Given the variability of AI outputs, statistical anomaly detection often works better than fixed thresholds:

- alert: AILatencyAnomaly
  expr: |
    ai_request_duration_seconds:rate5m 
    > (ai_request_duration_seconds:rate5m offset 1d) * 1.5
  for: 15m

Runbook Integration

Every AI alert needs a runbook. Common investigation steps:

Check if provider reported an incident
Review recent prompt/model configuration changes
Sample recent requests for quality issues
Check input distribution for anomalies
Verify RAG retrieval quality (if applicable)

Conclusion

AI observability is still an emerging practice. The metrics and approaches I’ve outlined here have evolved from real production incidents—the hallucination that made it to a customer, the cost spike that burned through a month’s budget in a day, the subtle quality degradation that took weeks to notice.

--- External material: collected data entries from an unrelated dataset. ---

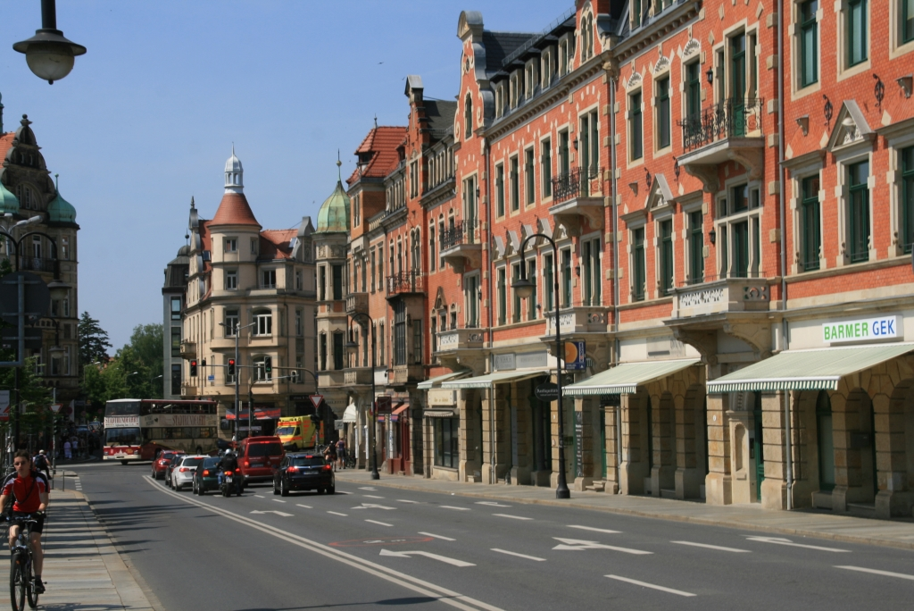 Die Straße zwischen dem Blauen Wunder und dem Schillerplatz in Dresden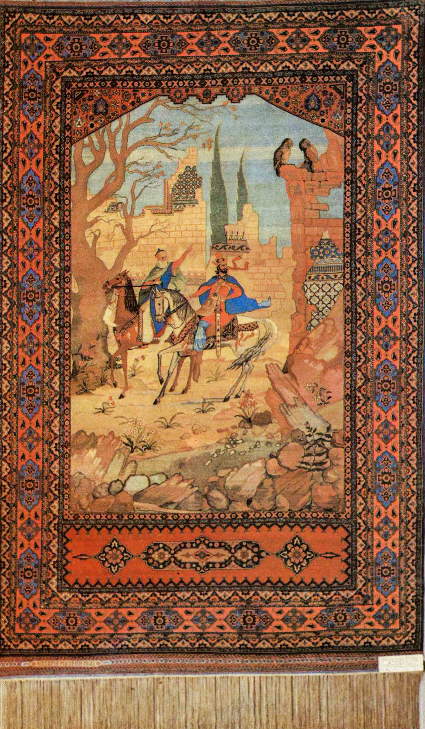 Ədalətli Nuşirəvan və bayquşların söhbəti, Lətif Kərimov və Kazım Kazımzadə 1939, Azərbaycan Ədəbiyyat Muzeyi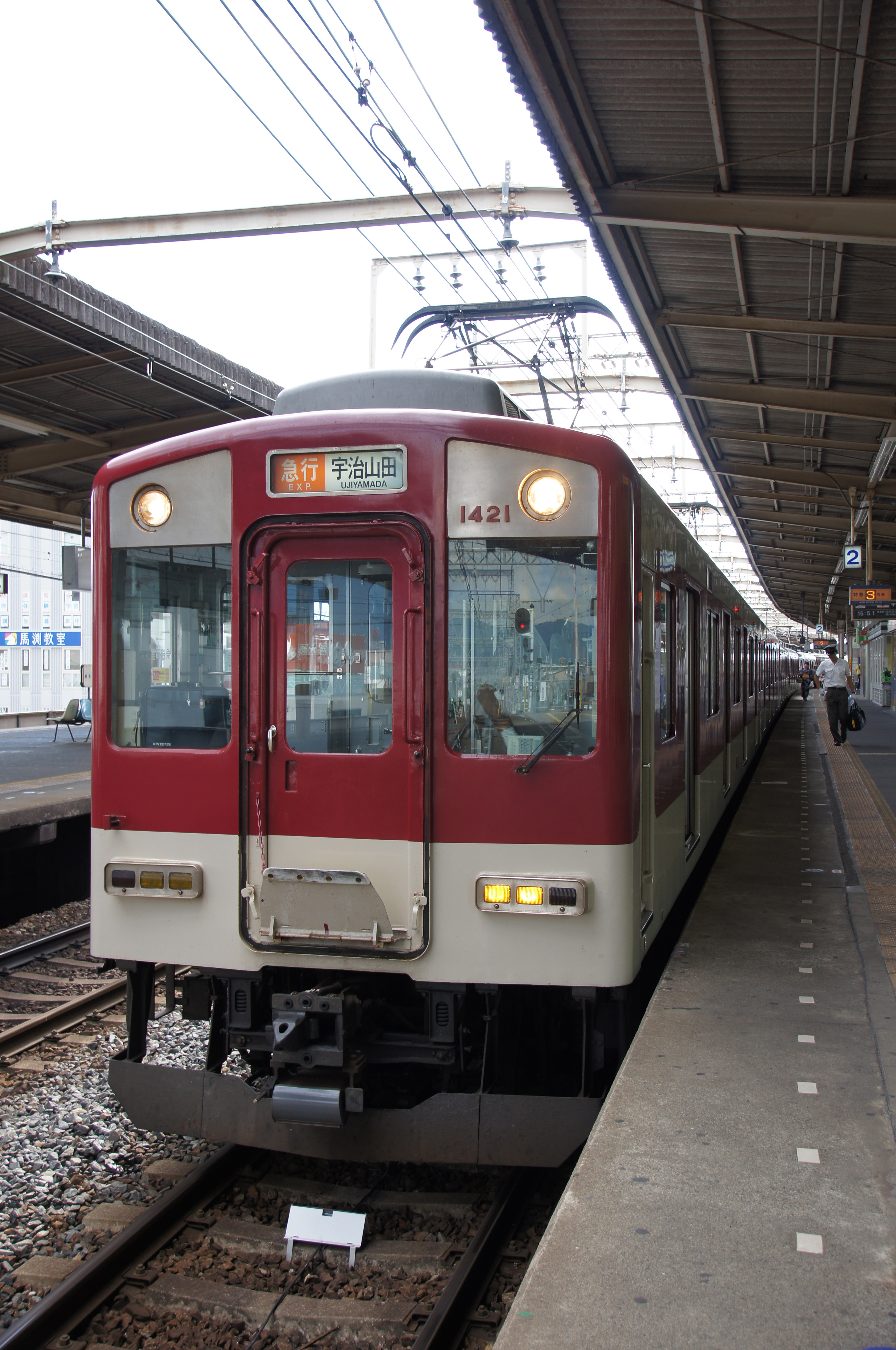 1420系による宇治山田行き急行。大和八木にて。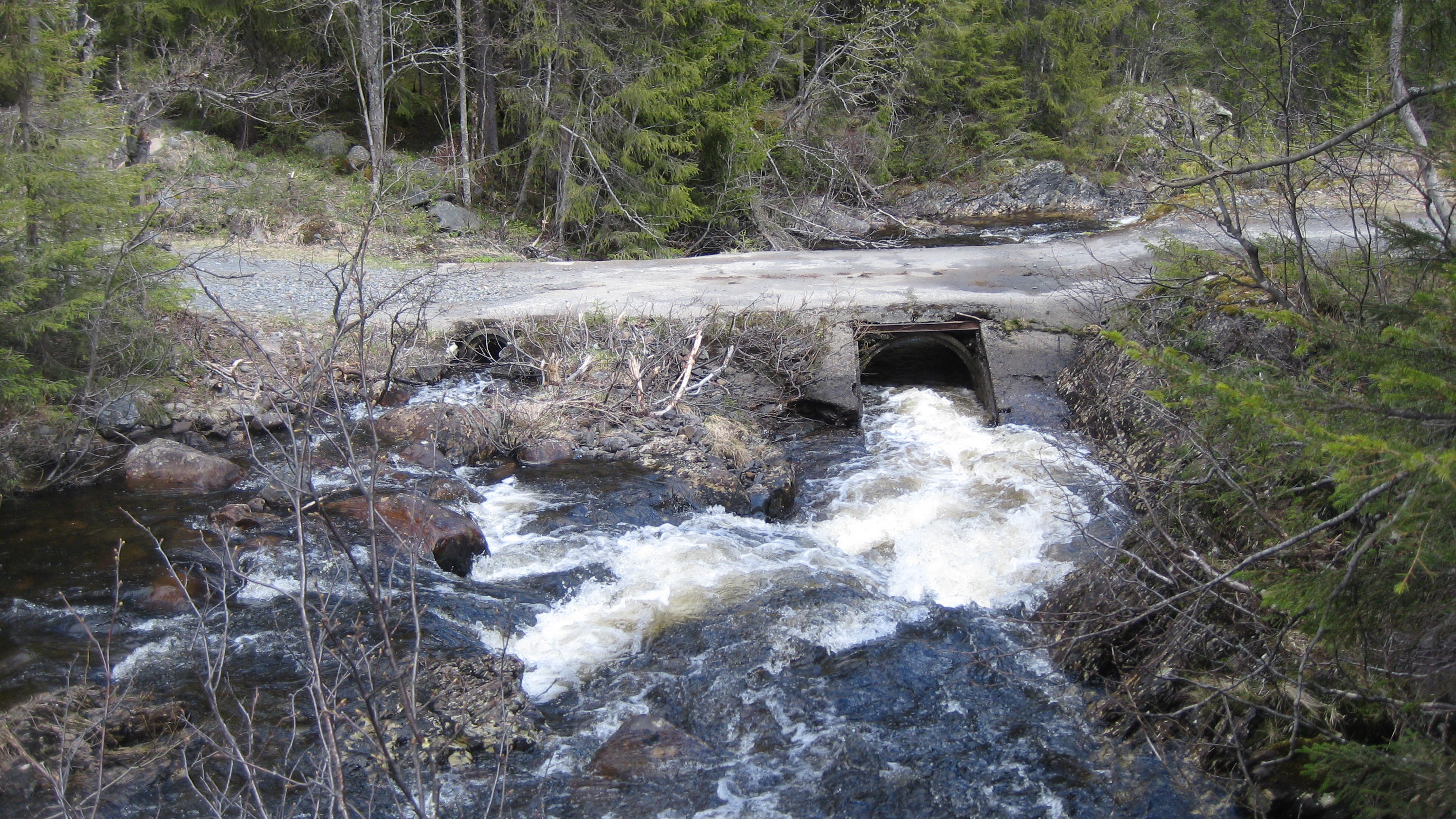 Laenvegen krysser Kjøljua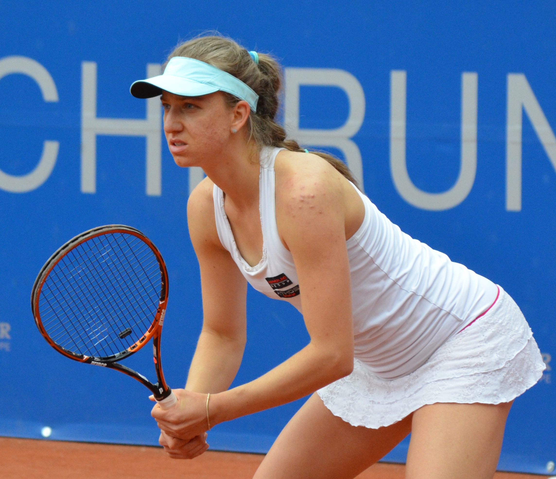 Mona Barthel in der Erstrundenbegegnung gegen Belinda Bencic beim Nürnberger Versicherungscup 2014

Start with the basics: latency, tokens, errors, and cost. Then layer in quality signals appropriate to your use case. Build dashboards that tell the full story, not just the infrastructure story. Alert on what matters to users, not just what’s easy to measure.

The goal isn’t perfect observability—it’s having enough signal to catch problems before your users do, and enough data to debug them when they occur.